Liberon Bison Wax Medium Oak 500 ml

The Liberon wax works great over the Caromal Colours paints that we carry,  and Ill occasionally  use it over our medium to dark color  chalk/clay paints when a more intense aged effect is desired.
It’s when I want to ‘dirty’ up the color.  It will have a stronger effect than the APC Dark,  it dries SUPER fast and polishes up to a really nice sheen.
I used it to seal and age this Cece Caldwell Michigan Pine hutch
I could have aged this with the Cece Dark Aging Cream, its easy enough to control over the dark colors and the Michigan Pine is dark, but it takes a really long time to dry,  and I  find it doesn’t buff to as nice a sheen as their Clear Wax version.
Instead, using the Liberon Medium Oak Wax,  I scrubbed it on quick, wiped the excess off, and by time  I was done with the piece it was already drying enough to buff.  It polished to this sheen with a simple cotton rag, I can’t imagine what it would have done with the buffing drill brush!
Here is CeCe Caldwell’s Smoky Mountain Gray, one of my favorite colors, combo’d with CeCe’s Simply White on the drawers, all sealed with Topcoat Finish –
A smoky blue gray


This is ALSO CeCe Caldwell Smoky Mountain Gray,  crackled with glue over a black base-

I used the Liberon Medium Oak wax to seal it –
Doesn’t look smoky or blue or gray anymore…
I love the color this combo makes – it changes it to almost a earthly, antiqued blue green color…   I get asked about it alot at the store…
If you like your finishes to be as perfect as possible, clean and even looking , then you’re probably better off sticking to the easy to use tinted waxes – American Paint ‘s Dark wax is like the clear with tint in it.   Or if you only have  CeCe Caldwell or APC’s Clear Wax,  try tinting your own  colored wax – it’s easy to do with  powder  pigments.

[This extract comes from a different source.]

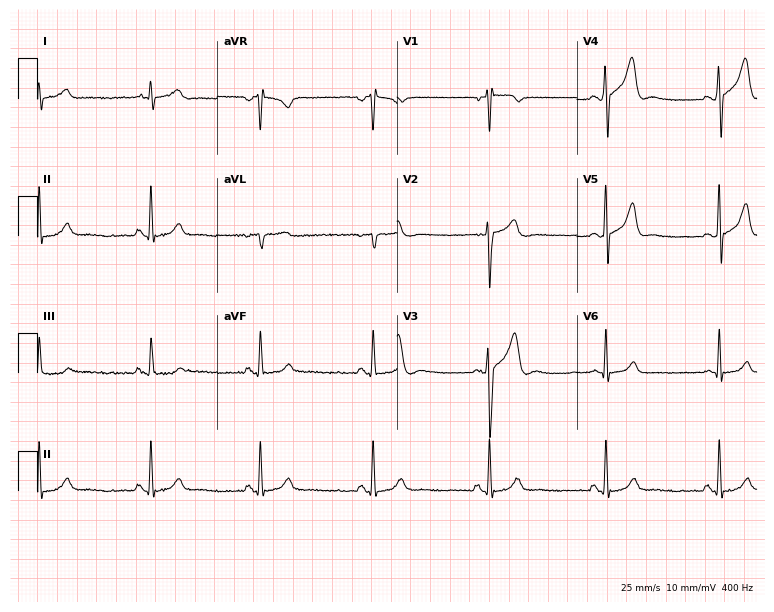
12-lead ECG from a 25-year-old male. No first-degree AV block, right bundle branch block, left bundle branch block, sinus bradycardia, atrial fibrillation or sinus tachycardia recorded for this tracing. Only these six findings were labelled.

We carry the pigments in a variety of colors
in as little as 1 ounce pots (trust me, a little goes a long way),  perfect for mixing your own  ‘Brown Oxide  wax’

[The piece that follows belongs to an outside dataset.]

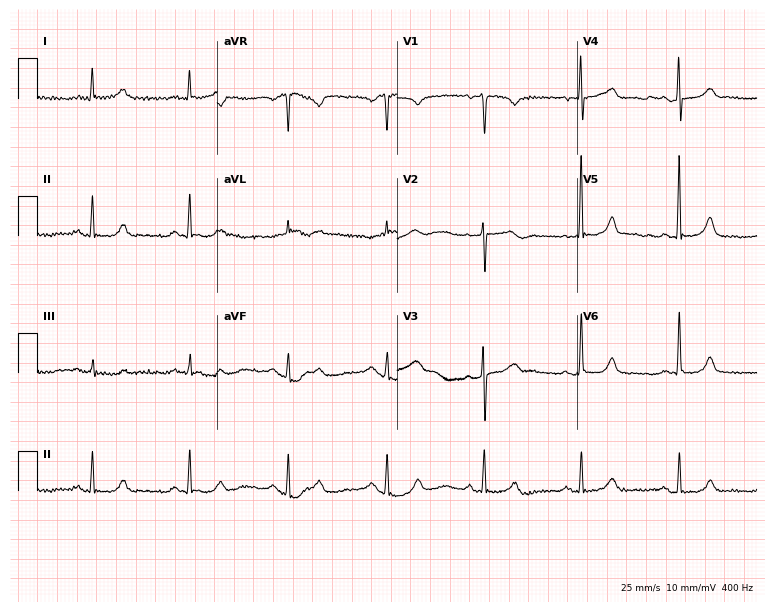
12-lead ECG from a 66-year-old man (7.3-second recording at 400 Hz). Recorded interpretation: within normal limits.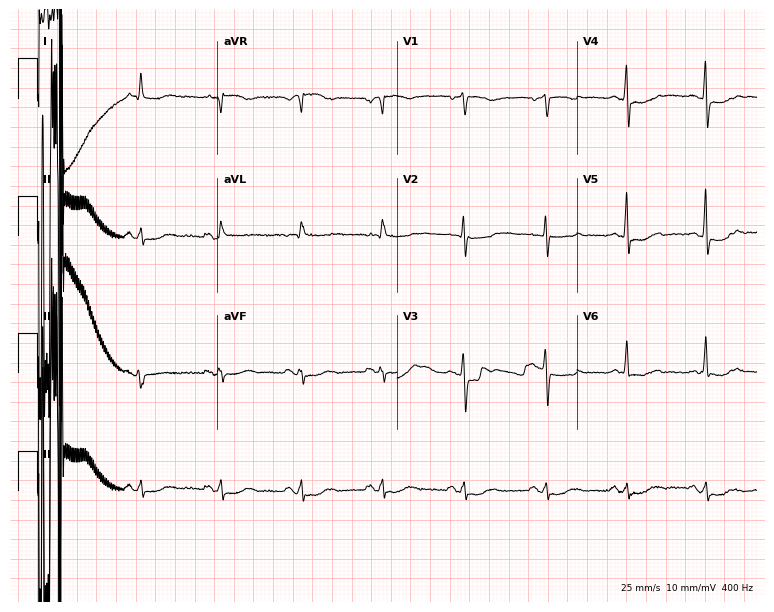
Standard 12-lead ECG recorded from a 78-year-old female patient (7.3-second recording at 400 Hz). None of these six findings is recorded: first-degree AV block, right bundle branch block (RBBB), left bundle branch block (LBBB), sinus bradycardia, atrial fibrillation (AF), sinus tachycardia. Only these six findings were labelled.

I like doing this because it not only allows me choices in my final wax color, but I can also control how weak or strong I want my colored wax to be.  I’ll mix up my color waxes tinted enough to be a subtle antiquing over my chalk/clay paint finish.  Then when I want to add a punch of depth to detail, or a small piece, I’ll scoop some of that out and add a little more brown oxide pigment – its easy!
But, if you like to go out on a limb once and awhile,  and like the look of a richly aged painted finish – then try Liberon.    I use 2 colors,  the Medium Oak and/or the Walnut –  both are medium brown waxes with the oak being a wee bit warmer.  They are lovely with colors like Michigan Pine and National Forest, Pittsburgh Gray and Freedrom Road, and even adds a nice warmth to the darkest of our chalk/clay paints- Beckley Coal and Lincoln’s Hat.
I should note,  the Liberon we sell comes in a big can – I’d call it pint size.  I don’t make as much profit off this one as I do on the other product lines I sell  – so I don’t want you to think I’m pushing it to make money – it’s just one more tool that I  grab when I need it, and for certain looks,  it’s the perfect performer.
Remember though,  Liberon wax is  NOT  ZERO VOC, so if you like the CeCe Caldwell and American Paint lines because of the green and natural factor, then you won’t want to spoil that with a non green wax.           Happy Finishing!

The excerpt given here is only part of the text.